Coming into Ken Krome’s twisting show jumping track in the new main arena surrounded by grandstands, Kurt wasn’t sure how D.A. Lifetime would respond. “I truly believed if we put our best foot forward, we could win,” he said. “She’s been second and first in her last two FEI, so it came down to the show jumping. I just believed in the horse — I knew that she wanted to do it and it’s almost, I’ll be honest with you, harder to ride such a nice horse because you don’t want to make a mistake for the horse. And that’s how I felt about it. I believed in her, and I was confident but when I went into the show jumping I just looked up and took a deep breath in every single fence, and what was going to be was going to be. And she did that for me and tried very hard — and that’s what a partnership is. That’s why I do love a mare for that. She’s dug in for me.”
A fun fact: D.A. Lifetime got her barn name, “Clarence”, after the Bruce Springsteen song, Jungle Land, came on while the group was driving to the airport in Germany following their horse shopping trip. They’d just decided to take the mare back to the U.S. with them, and as they sped down the Autobahn, sax player Clarence Fleming became the inspiration for the new addition’s nickname.

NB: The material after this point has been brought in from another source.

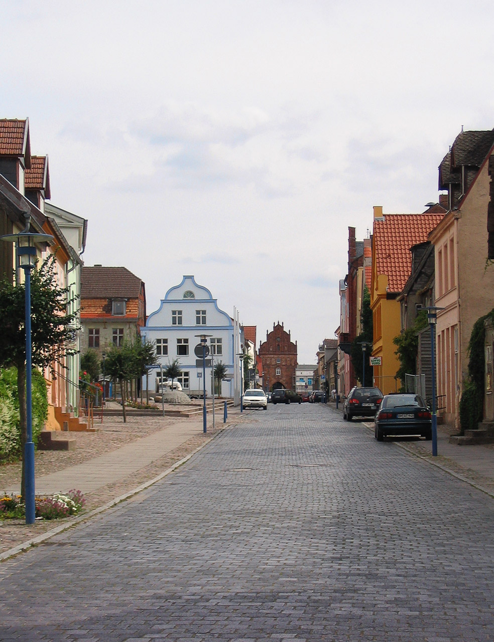 Beschreibung: Tribsees - Hauptstraße - im Hintergrund das Steintor Fotograf: Darkone, 23. August 2004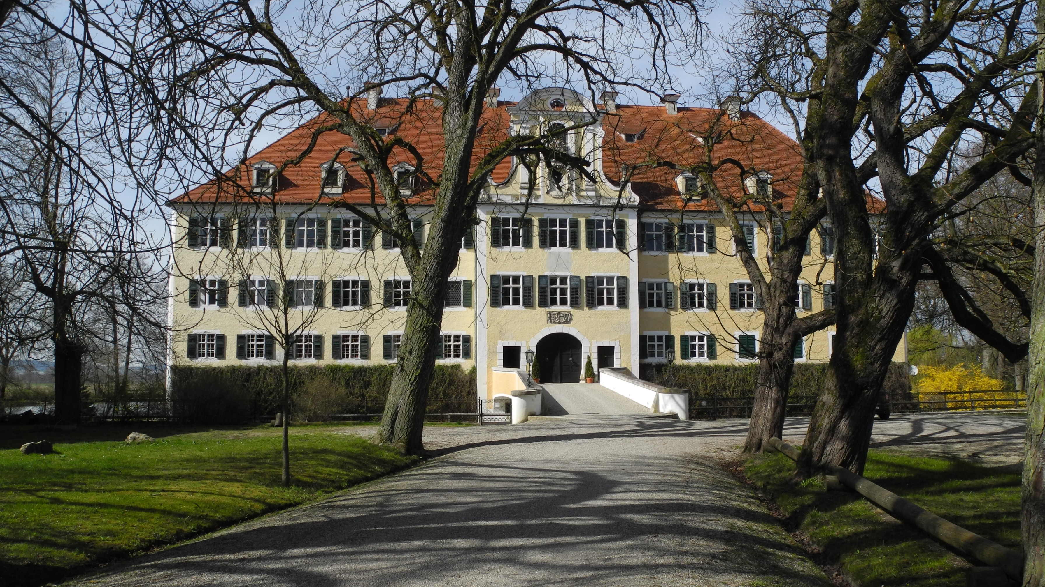 Schrobenhausen-Schloss Sandizell

While eight riders produced double clear show jumping efforts this morning, the rails fell throughout the division and prompted a shuffle in the remainder of the top three. In the end, it’s Hannah Sue Burnett with Christa Schmidt’s Carsonstown (Loughere Cappuchino – Nonavic Spyridonna, by Limmerick) who would move up from fourth to finish in second place on a score of 28.1 in the gelding’s CCI3*-L debut. This is another 9-year-old, with whom Hannah Sue has been partnered since he was brought over from Ireland in 2019.
Winding up third with a catch-ride on Juli Hutchings Sebring’s Ulises is Great Britain’s Oliver Townend, who campaigned the 14-year-old Spanish gelding by Fines through the Advanced/4* level previously. Juli reached out to Oliver to gauge his interest in taking the ride for the weekend, and he eagerly agreed to reunite with his old friend. He visited Juli’s Appleton Equestrian earlier this week (Juli is based just around the corner here in Elkton) to reacquaint with Ulises — and they certainly took little time to get to know each other again as they became just the second pair in the division to end the weekend on their dressage mark of 29.4. Thanks to their clear jumping efforts, Oliver and Ulises were able to gradually move up after starting in 10th place following dressage. Oliver and Ulises also won Best Turned Out Horse & Rider for the CCI3*-L division.